Climate change to trigger a flood of sewerage costs

On a stormy day, angry surf crashes against the Iona Island jetty with enough force to shake its foundations. The…

By Adam Pez , in Environment , on March 30, 2012 Tags: , , , , , ,

Iona Island wastewater treatment plant
Overview of Iona Island treatment plant (Image courtesy of Metro Vancouver)

On a stormy day, angry surf crashes against the Iona Island jetty with enough force to shake its foundations. The jetty is a 4-kilometre needle of land that sticks out into the Strait of Georgia, exposure that ensures it’s in need of constant repair.

It costs the Greater Vancouver Regional District (GVRD) up to $2.5 million annually to keep the jetty from washing away, but it’s money well spent. The jetty’s rocks protect a 7.5-kilometre-long deep sea pipe that disposes approximately 500 million litres of treated sewage from the Iona Island Wastewater Treatment Plant each day.

But the plant, and the pipe attached to it, are two pieces of Metro Vancouver infrastructure most vulnerable to climate change. And the money spent by the GVRD to shore up the Iona Island jetty represents a small foretaste of the hundreds of millions of dollars that will be needed to protect the city’s sewer system in coming years.

Iona plant at risk

The Iona Island plant, built in 1963, treats the waste of more than 600,000 Metro Vancouver residents, representing a major piece of infrastructure. But like many wastewater treatment plants in coastal cities, it was built near the water, where gravity, and proximity to the plant’s disposal point — the ocean — would help save money.

Iona’s location at the mouth of the Fraser River puts it “front and centre” of Metro Vancouver’s efforts to deal with increased storms and rising sea levels, said John Clague, a Simon Fraser University (SFU) geoscientist and research chair of SFU’s Centre for Natural Hazards Research.

Now, however, the plant’s convenient location is proving its Achilles’ heel, for with climate change comes rising oceans, increased rainfall and more intense storms which, when combined, risk flooding the plant.
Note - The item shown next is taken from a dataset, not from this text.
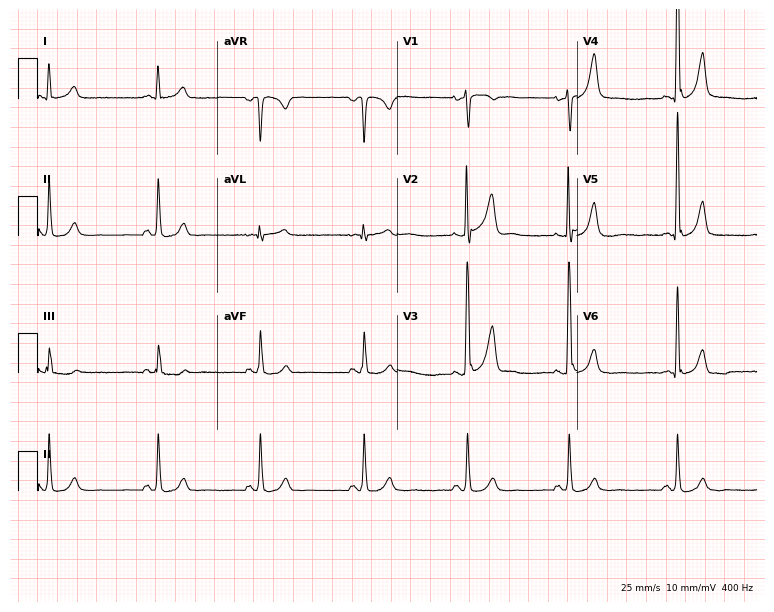
Standard 12-lead ECG recorded from a 53-year-old man. Read as a normal ECG.

“It’s not the gradual rise in sea level; it’s the severe storm that works on the ocean when it’s at a higher level that raises the likelihood that waters will over-top the dyke,” said Clague. “They’re not designed for water levels that are 70 centimetres higher than they are today.”
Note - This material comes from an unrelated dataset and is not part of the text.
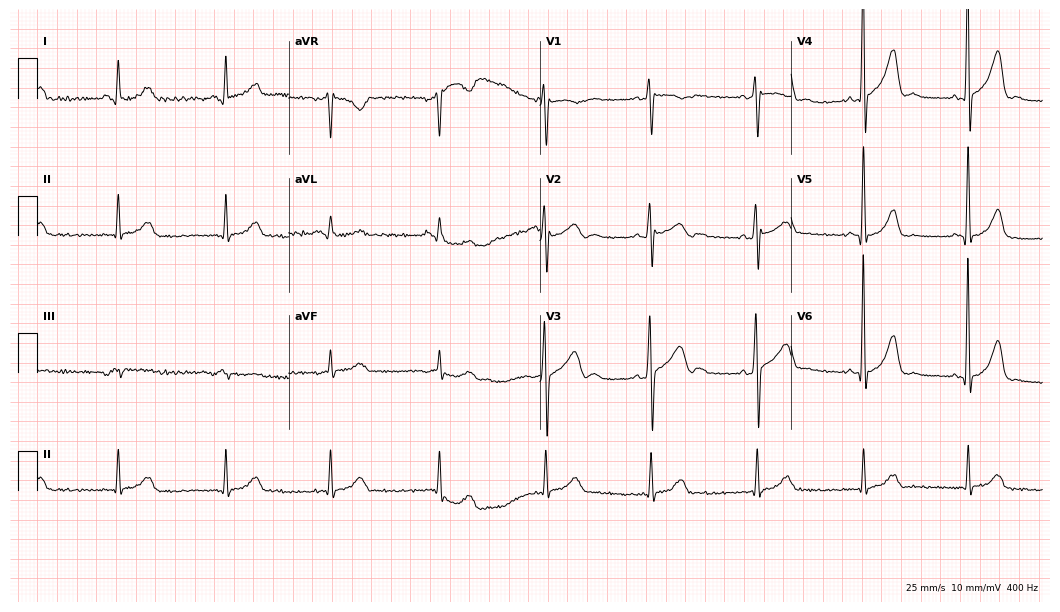
Electrocardiogram, a male, 54 years old. Of the six screened findings (first-degree AV block, right bundle branch block, left bundle branch block, sinus bradycardia, atrial fibrillation, sinus tachycardia), none is recorded. Other findings, if any, are not listed.

Clague also spoke on sea level rise for the North-Eastern Pacific ocean during the annual American Association for the Advancement of Science conference, hosted in Vancouver this February. He provided revised statistics on sea level rise that showed past projections, such as those provided by the Intergovernmental Panel on Climate Change (IPCC), had been conservative.

The West Coast should expect an average sea level rise of 70 cm to over a metre by the end of the century, said Clague. For Iona, however, that rise in sea level is paired with subsidence of the land it rests on.  Iona Island, like much of the Fraser River delta, is slowly sinking at a rate of one to two millimetres each year.

“That plant isn’t designed to sit in standing water,” said Clague.

The confluence of sea level rise and sinking land are what make Iona so vulnerable.  A 2008 report for the GVRD said the two forces left “very little margin… available in the future” for the Iona Island plant. The 2008 report’s projections were based on an average sea-level rise of 50 cm.

Brent Burton, a senior engineer for the GVRD, said the plant faces a host of problems brought by climate change. The jetty is at risk of being eroded by higher, stormier seas, and the island’s dykes will need to be raised, too.

Rising water tables pose another risk by putting more pressure on building foundations, said Burton, and an increase in rainstorms could overwhelm the plant. Indeed, in December 2009, heavy rains and severe weather caused Iona to lose power and discharge 116 million litres of under-treated sewage into the ocean.

Paying for new sewerage

The spectre of climate change comes as the Iona plant’s operators and owners, the GVRD, intend to replace the old plant in order to fix its dirty reputation.

The GVRD plans to spend $1 billion to build a new secondary treatment plant at Iona by 2030 and possibly as early as 2022-24, said Burton.

He said a small portion of the total sum will be needed to shore up Iona from climate change. The money will be used to ensure the plant lasts until 2100, when it is scheduled to be retired.

But a far pricier problem for municipal wallets will come from fixing sewers. Currently, Vancouver’s combined sewer system channels excess storm water from city streets into the Iona plant. The City of Vancouver has pledged to segregate its sewers by 2050 in part to reduce the stress on Iona.

A 2012 administrative report by the city found the tab for replacing aging pipes will be expensive. Current sewerage costs of roughly $45 million a year are estimated to increase beyond $160 million annually by 2030, which will translate into raised sewerage rates for Vancouver homeowners.

The price of climate change

Sewerage, nonetheless, represents just a fraction of a far greater problem.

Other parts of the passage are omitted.